Dataset records:
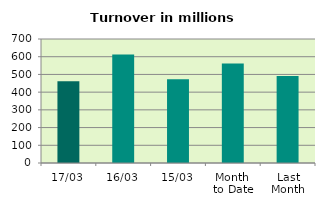
| Category | Series 0 |
|---|---|
| 17/03 | 461.563 |
| 16/03 | 612.47 |
| 15/03 | 472.749 |
| Month 
to Date | 561.133 |
| Last
Month | 490.433 |
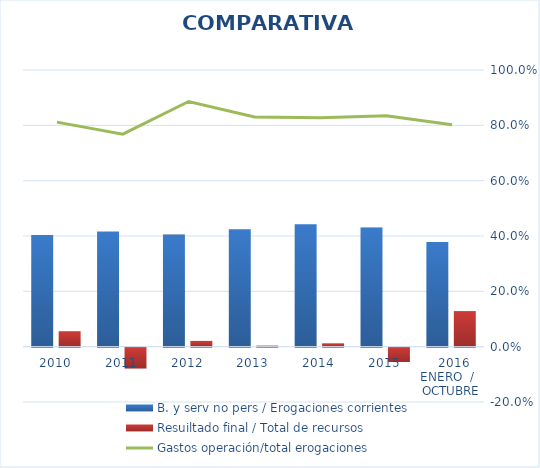
| Category | B. y serv no pers / Erogaciones corrientes | Resuiltado final / Total de recursos |
|---|---|---|
| 2010 | 0.403 | 0.056 |
| 2011 | 0.416 | -0.075 |
| 2012 | 0.405 | 0.021 |
| 2013 | 0.424 | 0.004 |
| 2014 | 0.442 | 0.012 |
| 2015 | 0.431 | -0.052 |
|  2016 ENERO  /   OCTUBRE | 0.379 | 0.129 |

▶ _TASK BRIEF_:
Each line above starting at the one holding "17/03 | 461.563 |" and ending at the one holding "0.424 | 0.004 |" should be set down exactly as it stands, both ends included, with no pictures.

▶ _YOUR SOLUTION_:
| 17/03 | 461.563 |
| 16/03 | 612.47 |
| 15/03 | 472.749 |
| Month 
to Date | 561.133 |
| Last
Month | 490.433 |
| Category | B. y serv no pers / Erogaciones corrientes | Resuiltado final / Total de recursos |
|---|---|---|
| 2010 | 0.403 | 0.056 |
| 2011 | 0.416 | -0.075 |
| 2012 | 0.405 | 0.021 |
| 2013 | 0.424 | 0.004 |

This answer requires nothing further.